The Human Rights Campaign Foundation, the educational arm of the nation’s largest lesbian, gay, bisexual, transgender and queer civil rights organization, announced their inclusion ratings for five Delaware companies.
DuPont and TD Bank were among the 517 businesses nationally given a perfect score of 100 and named “Best Places to Work for LGBT Equality.” Among the national companies that were ranked tops were Wal-Mart Stores, Apple, General Motors, Ford Motor Co., CVS Health, Verizon Communications and Fannie Mae.
Only three other Delaware companies were ranked – Navient and AstraZeneca were given 90 scores. Sallie Mae, with a score of 35, was dinged for not having prohibitions on discrimination based on gender identity or expression for all of its operations, not assuring their contractors and vendors have prohibitions, having benefit parity for only some of its benefits, not offering transgender-inclusive health coverage or “firm-wide organizational competency programs,” and either not positively engaging the LGBTQ community outside the company or not having internal guidelines that prohibit donations to non-religious groups with explicit policies of discrimination against LGBTQ people.

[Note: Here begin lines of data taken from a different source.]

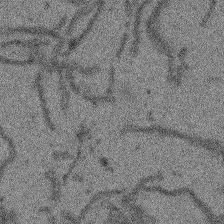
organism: Arabidopsis thaliana
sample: Root tip
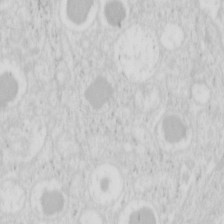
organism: Mouse
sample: Pancreas
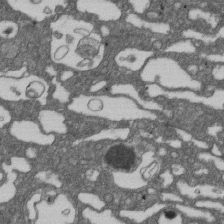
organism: Drosophila
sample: Nephrocyte
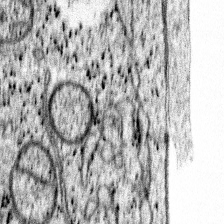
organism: Human
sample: HeLa cells
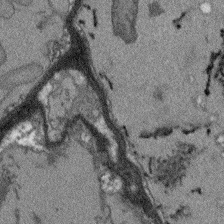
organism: Arabidopsis thaliana
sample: Root tip
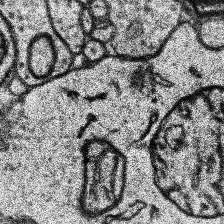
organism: Human
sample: Temporal Lobe
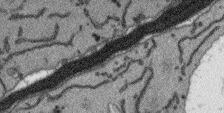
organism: Arabidopsis thaliana
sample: Root tip
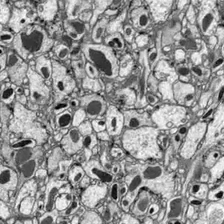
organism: Drosophila
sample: Optic lobe
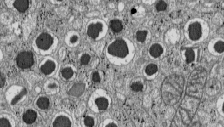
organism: C57BL Mouse
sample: Pancreatic islet
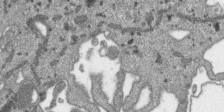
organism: Human
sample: Lung epithelial cells infected with SARS-CoV-2
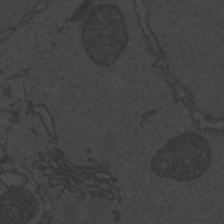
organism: Zebrafish
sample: Macrophage infected with Toxoplasma gondii
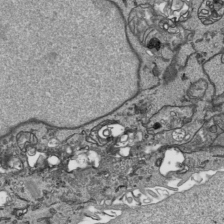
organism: Human
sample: Mitochondria in HCT116 cells
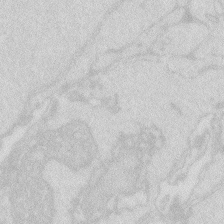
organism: Zebrafish
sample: Macrophage
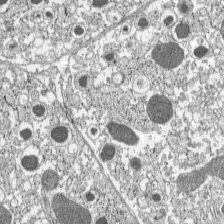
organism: C57BL Mouse
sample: Pancreatic islet
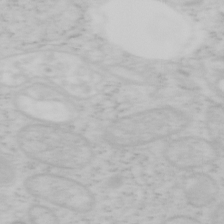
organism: Mouse
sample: OT-I killer T cells with ID8 ovarian cancer cells
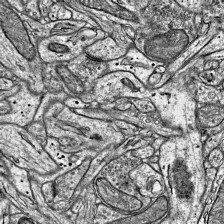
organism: Mouse
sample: Visual Cortex
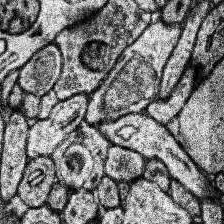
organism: Human
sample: Temporal Lobe
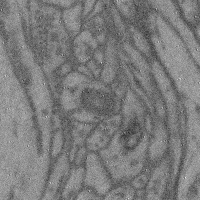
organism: Mouse
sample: Cerebral cortex
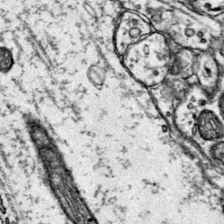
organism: Mouse
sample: Primary visual cortex
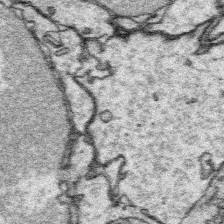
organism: Platynereis dumerilii
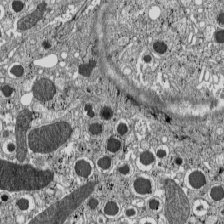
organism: C57BL Mouse
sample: Pancreatic islet
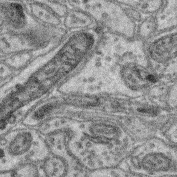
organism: Mouse
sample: Retina
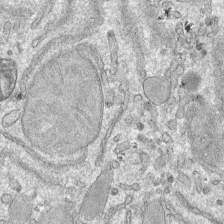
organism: Mouse
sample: Mouse hepatocytes
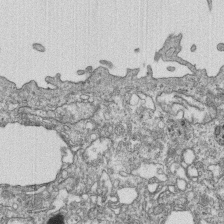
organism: Human
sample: HeLa cell HIV synapse
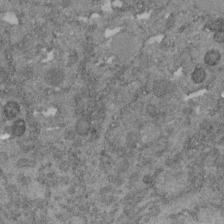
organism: C. elegans
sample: C. elegans embryo early stage
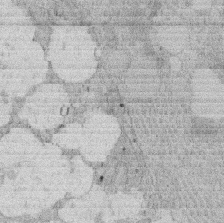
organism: Rat
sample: Salivary granule
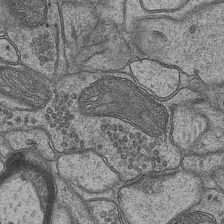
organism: Mouse
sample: CA1 Hippocampus
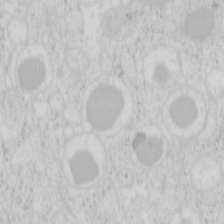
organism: Mouse
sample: Pancreas
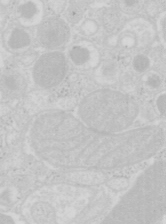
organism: Mouse
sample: Pancreas
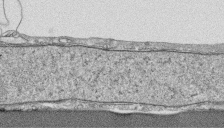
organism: Human
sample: CRL-1474
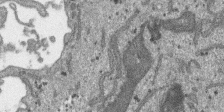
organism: Human
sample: Lung epithelial cells infected with SARS-CoV-2
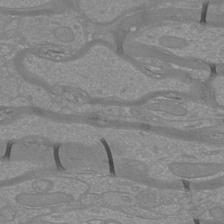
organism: Mouse
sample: Cortical neurons
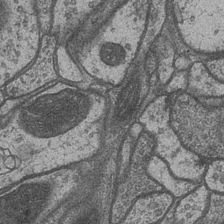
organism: Drosophila
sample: Optic medulla
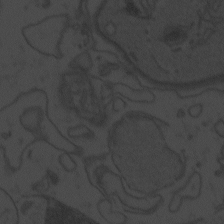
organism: Zebrafish
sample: Macrophage infected with Toxoplasma gondii
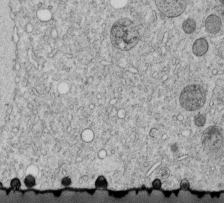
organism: C. elegans
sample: C. elegans embryo early stage
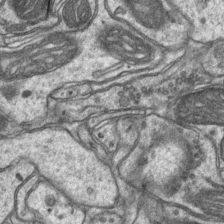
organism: Mouse
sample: CA1 Hippocampus
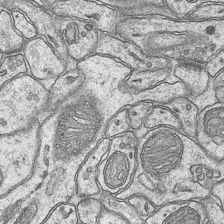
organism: Mouse
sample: CA1 Hippocampus
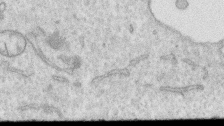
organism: Human
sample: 1205lu cells
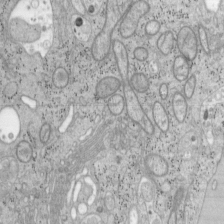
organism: Mouse
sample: OT-I killer T cells with ID8 ovarian cancer cells
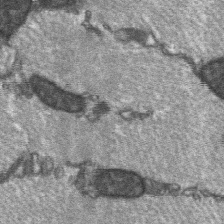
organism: C57BL Mouse
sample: Soleus
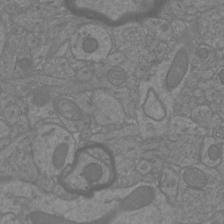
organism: Mouse
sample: Cortical neurons

“We are committed to and value diversity, not only internally but also extending to those with whom we do business. We provide the same competitive benefits offerings to all classes of benefit-eligible employees and coverage includes same-sex spouse and same-sex domestic partnerships. Also, our policies protect against gender identity and sexual orientation discrimination which it doesn’t appear that was captured in the report,” said Richard Castellano, spokesman for Sallie Mae.
Ratings were based on the foundation’s own survey, which some companies did not return, business foundations’ gifts to anti-LGBTQ groups, accounts of allegations of discrimination, individuals’ and unofficial LGBTQ employee groups’ reports, and the foundation’s 11-year-old Workplace Project, which maintains a database of business policies that affect LGBTQ workers and their families. Of the 2,106 businesses invited to take part in the survey, 750 submitted surveys and 887 were rated.
Gender identity is now part of non-discrimination policies at 82 percent of Fortune 500 companies, according to the report, and 387 major employers have adopted supportive inclusion guidelines for transgender workers who are transitioning.